Technical information
- Licensing authority: FCC
- Facility ID: 6485
- Class: C3
- ERP: 12,500 watts
- HAAT: 141.1 meters (463 ft)
- Transmitter coordinates: 33°26′35″N 80°48′16″W﻿ / ﻿33.44306°N 80.80444°W

Links
- Public license information: Public file; LMS;
- Webcast: Listen Live
- Website: WGFG Online

= WGFG =

WGFG (105.3 FM), known on-air as "105.3 The Cat", is a country music radio station licensed to Branchville, South Carolina, United States. The station is currently owned by Community Broadcasters, LLC.

Bad Dog is also the home of Bamberg-Ehrhardt High School football and Clemson Tigers football. Some of the artists that can be found on The Bad Dog are Led Zeppelin, Pink Floyd, Lynyrd Skynyrd, Styx, and lesser-known classic rock artists like the Ozark Mountain Daredevils, Little Feat and Average White Band. It was Orangeburg's home for John Boy and Billy every weekday morning until the move over to 105.1. Award-winning radio personality and producer Russ T. Fender co-hosts the morning show with Hailey.

==History==
Prior to the move of Bad Dog to 105.1, the station carried an Adult Contemporary format as Star 105.1.

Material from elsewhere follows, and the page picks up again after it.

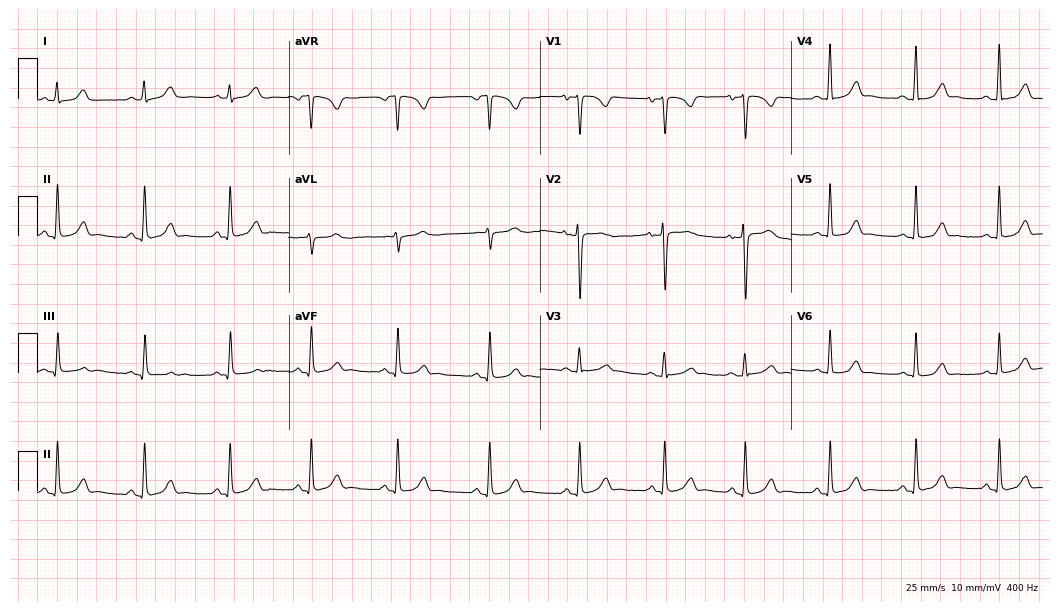
ECG — a 34-year-old female. Labelled as a normal ECG.
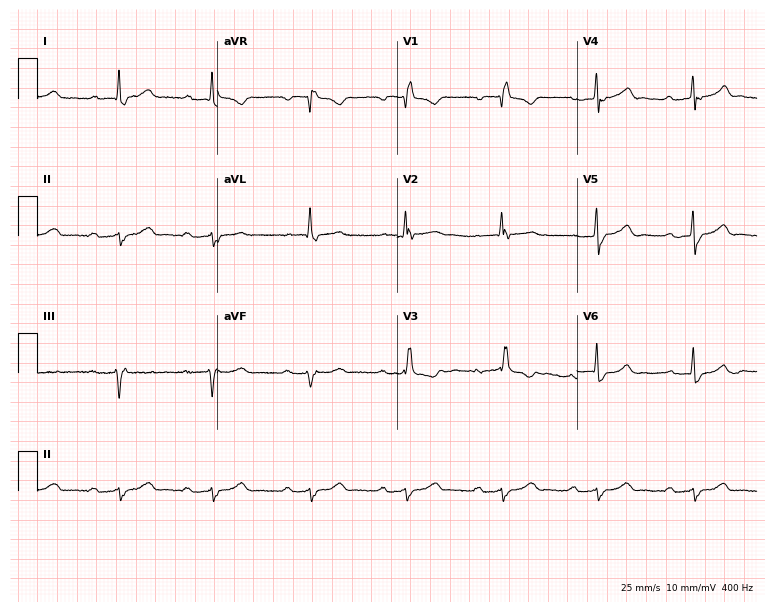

The "Bad Dog" format moved to 105.1 MHz and began simulcasting with its former exclusive home at 95.7 on January 14, 2009, as the 95.7 frequency WWBD was sold to Apex Broadcasting. The WWBD letters moved to the former WICI in Sumter, which was also called "Bad Dog".

In 2009, WGFG moved to 105.3 FM.

Logo under previous branding

On July 1, 2011 WGFG changed their format to country, branded as "Cat Country 105.3".

On November 16, 2015 WGFG slightly rebranded as "105.3 The Cat".